Intracellular associations indicate that granins may play a role in the regulatory mechanisms involved in differential secretion of gonadotrophins. The effect of GnRH on mRNA expression, storage and secretory patterns of granins and gonadotrophins was investigated in male mice. GnRH antiserum (G/A) was injected into mice in the treatment group (n = 15) at 12 h intervals for 2 days and a subset (n = 9) was killed. Buserelin (G/A + B) was administered to the remaining mice (n = 6), which were killed 2 h later; control mice (n = 6) were killed at the onset of the study. LHb mRNA content was lower in G/A and G/A + B mice compared with controls, whereas plasma LH concentrations were higher in G/A + B mice.
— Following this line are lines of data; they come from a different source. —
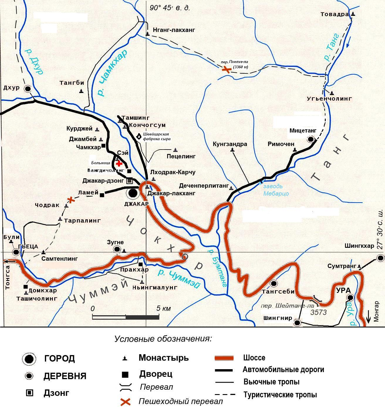 Карта-схема центральной части Бумтанга, Бутан
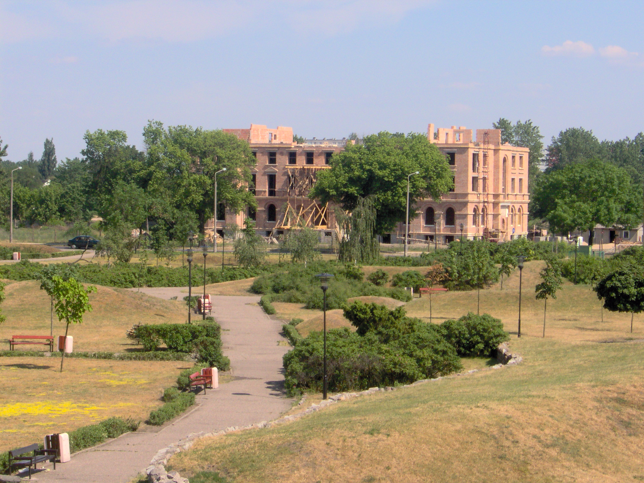 Budowa Pałacu Bursztynowego (2007 r.)
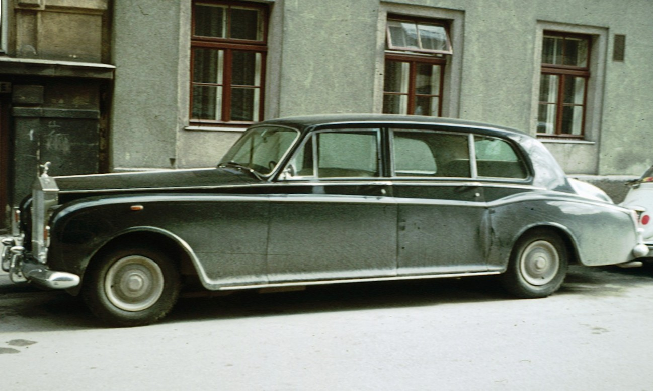 Phantom VI Seitenansicht Wien
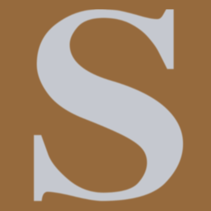 Logo der Gürtellinie der Wiener Stadtbahn in den letzten Jahren ihre Betriebs
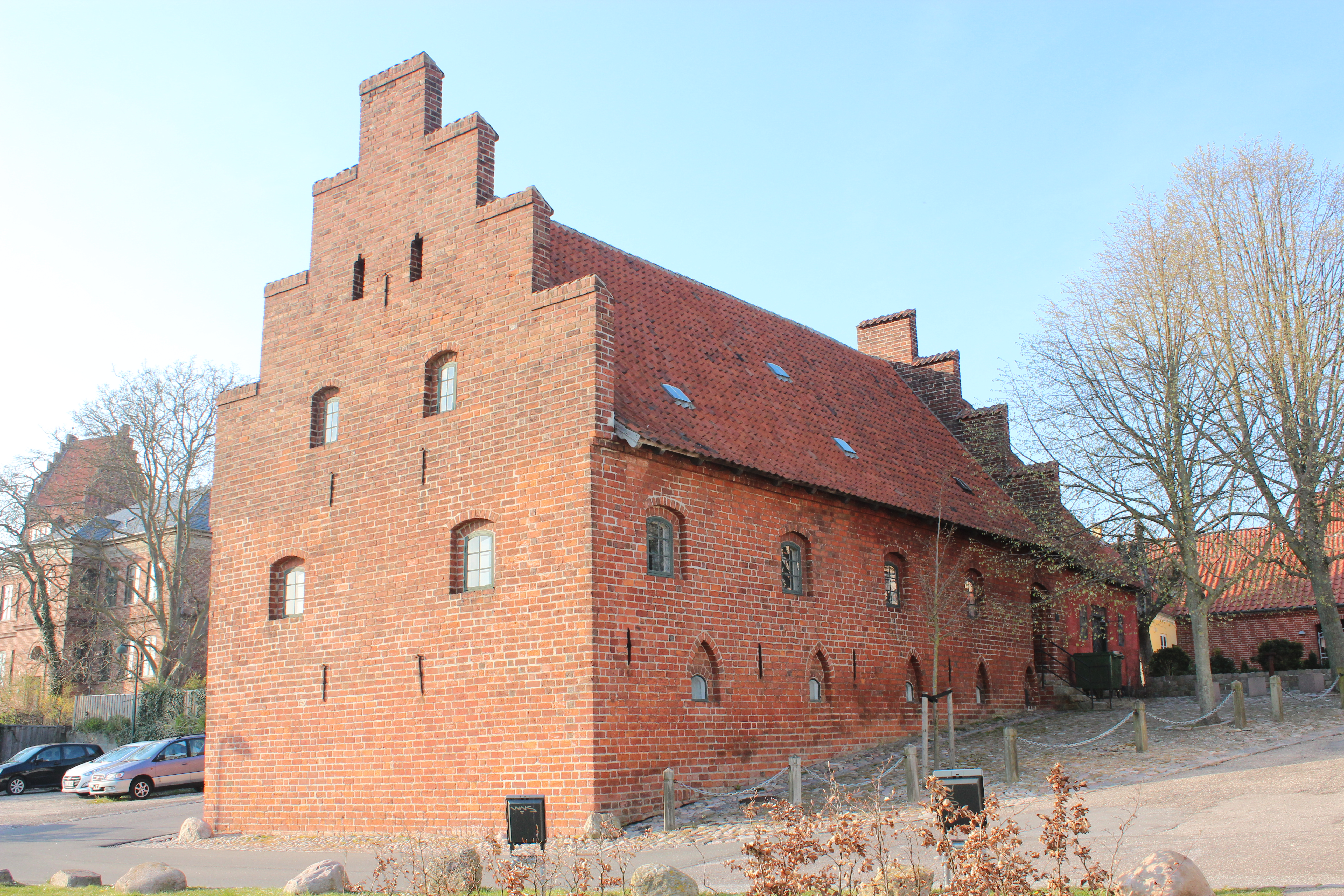 Set fra syd med gavlen og facaden mod Møntergade.
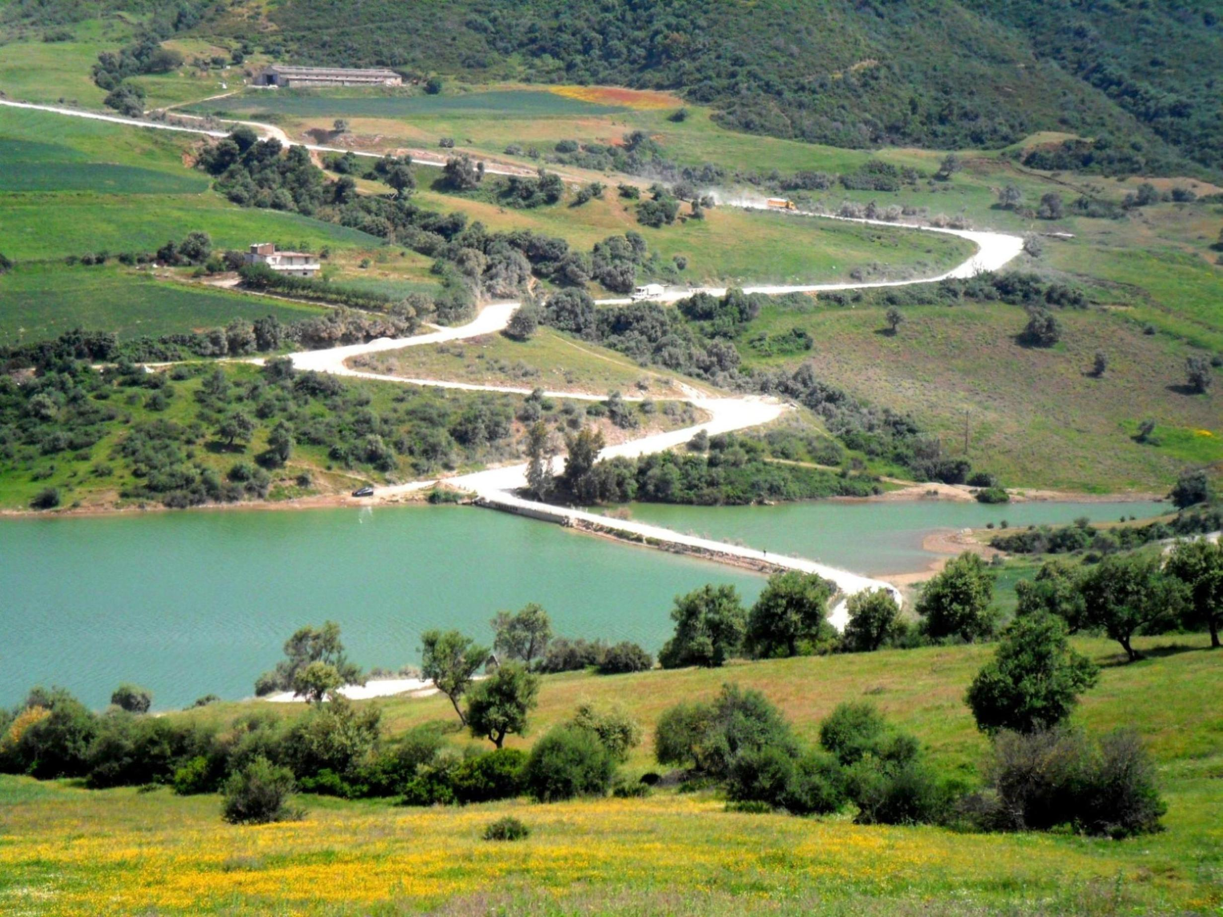 barrage de Keddara سد قدارة
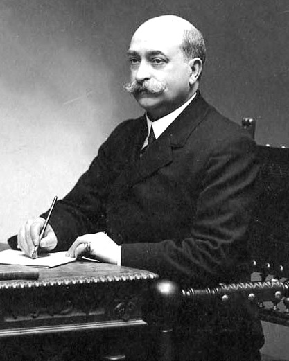 Fotografía del año 1917.

FSHbeta mRNA content did not change, whereas plasma FSH concentrations were lower in G/A mice compared with controls, and higher in G/A + B mice compared with both G/A and control mice. Secretogranin II (SgII) and CgA mRNA contents were not different between experimental groups. There were more granules per gonadotroph in G/A mice, and considerably fewer after Buserelin treatment. Immunogold labelling of gonadotrophs revealed the presence of LH(+ve)/SgII(+ve) and LH(+ve)/SgII(-ve) granules, and negligible numbers of LH(-ve)/SgII(+ve) granules. Both the numbers of LH(+ve)/SgII(+ve) granules and overall granule antigenicity for SgII were higher in G/A mice compared with controls and G/A + B mice. In contrast, there were fewer LH(+ve)/SgII(-ve) granules per gonadotroph in G/A mice compared with controls. In conclusion, absence of GnRH input to the pituitary gland resulted in preferential storage of SgII and subsequently increased intragranular co-aggregation with LH. Administration of Buserelin to G/A mice resulted in the apparent release of LH(+ve)/SgII(+ve) granules that was reflected by an increase in plasma LH concentrations, indicating that these granules were in the regulated secretory pathway. In contrast, secretion of LH(+ve)/SgII(-ve) granules did not appear to be influenced by the actions of Buserelin and, therefore, may have been destined for constitutive release, possibly to maintain basal plasma LH concentrations.